DESCRIPTION (provided by applicant): Brain derived neurotrophic factor (BDNF) plays critical roles in vertebrate nervous system development and function. Recently, a single nucleotide polymorphism (Val66Met) in the BDNF gene leading to a prodomain substitution at position 66 from a valine (Val) to methionme (Met) has been shown to lead in humans to hippocampal dependent memory impairments and susceptibility to neuropsychiatric disorders. This BDNF polymorphism represents the first alteration in a neurotrophin that has been linked to clinical pathology. Less is known about the molecular mechanisms underlying altered variant BDNF (BDNFMet) functioning. When overexpressed in hippocampal neurons, BDNFMet has reduced activity dependent secretion, suggesting the presence of a specific signal in the BDNF prodomain that is required for efficient BDNF trafficking to the regulated secretory pathway. Preliminary studies suggest the hypothesis that BDNFMet aberrantly engages the highly specialized biochemical mechanisms that regulate BDNF trafficking to secretory pathways, which are critical determinants of BDNF's biological responses. The proposed studies are designed to identify specific proteins that regulate aberrant BDNFMet trafficking, and to examine the in vivo consequences on hippocampal structure and function. Experiments in this proposal will primarily utilize a novel transgenic knock-in mouse expressing an epitope tagged version of variant BDNF (BDNF 9 e) to enable assessment of BDNFMet trafficking events under endogenously expressed conditions and analysis of in vivo consequences on hippocampal structure and function. The Specific Aims of the proposed studies are to 1) define the trafficking defect and functional consequences in neurons endogenously expressing BDNFMet, 2) identify proteins that are involved in aberrant BDNFMet trafficking, and 3) determine the in vivo consequences of BDNFMet on hippocampal function. These studies will contribute to a fundamental molecular understanding of the mechanisms that underlie aberrant BDNFMet trafficking in neurons, and directly address the physiological relevance of this variant BDNF on hippocampal function.
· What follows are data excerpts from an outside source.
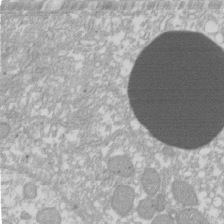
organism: Xenopus
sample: Cilia; centrioles in frog embryo cells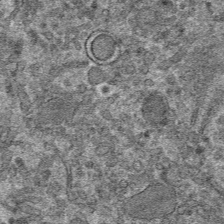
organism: Mouse
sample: Mouse hepatocytes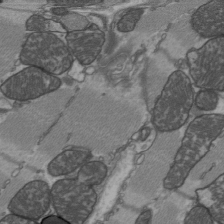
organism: C57BL Mouse
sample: Heart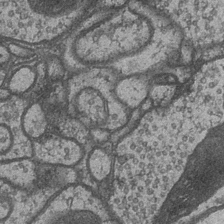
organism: Drosophila
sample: Optic medulla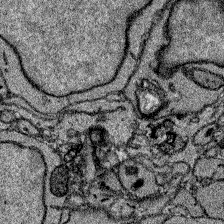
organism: Zebrafish
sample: Larval olfactory bulb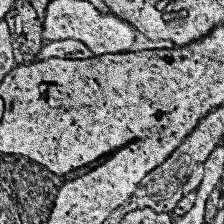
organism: Human
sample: Temporal Lobe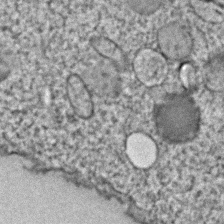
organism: C. elegans
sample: C. elegans embryo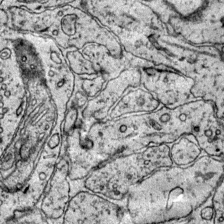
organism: Mouse
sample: Primary visual cortex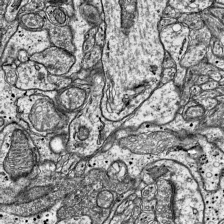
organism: Mouse
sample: Visual Cortex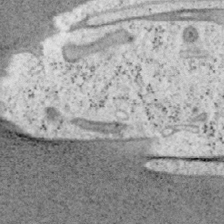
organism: Mouse
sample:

描述（由申请人提供）：脑源性神经营养因子（BDNF）在脊椎动物神经系统发育和功能中起关键作用。最近，BDNF基因中的单核苷酸多态性（Val 66 Met）导致在位置66处的前结构域从缬氨酸（瓦尔）替换为甲硫氨酸（Met），已经显示在人类中导致海马依赖性记忆障碍和对神经精神障碍的易感性。这种BDNF多态性代表了第一个与临床病理学相关的神经营养因子的改变。关于BDNF（BDNFMet）功能改变的分子机制知之甚少。当在海马神经元中过表达时，BDNFMet具有减少的活性依赖性分泌，表明BDNF前结构域中存在特异性信号，该信号是有效的BDNF运输到受调节的分泌途径所需的。初步研究表明，BDNF Met异常参与高度专业化的生化机制，调节BDNF运输到分泌途径，这是BDNF的生物反应的关键决定因素的假设。拟议的研究旨在确定调节异常BDNFMet运输的特定蛋白质，并检查海马结构和功能的体内后果。本提案中的实验将主要利用表达表位标记形式的变体BDNF（BDNF 9 e）的新型转基因敲入小鼠，以能够评估内源性表达条件下的BDNF Met运输事件并分析对海马结构和功能的体内后果。拟议研究的具体目的是：1）确定内源性表达BDNFMet的神经元中的运输缺陷和功能后果，2）鉴定参与异常BDNFMet运输的蛋白质，3）确定BDNFMet对海马功能的体内后果。这些研究将有助于对神经元中异常BDNFMet运输的机制的基本分子理解，并直接解决这种变体BDNF对海马功能的生理相关性。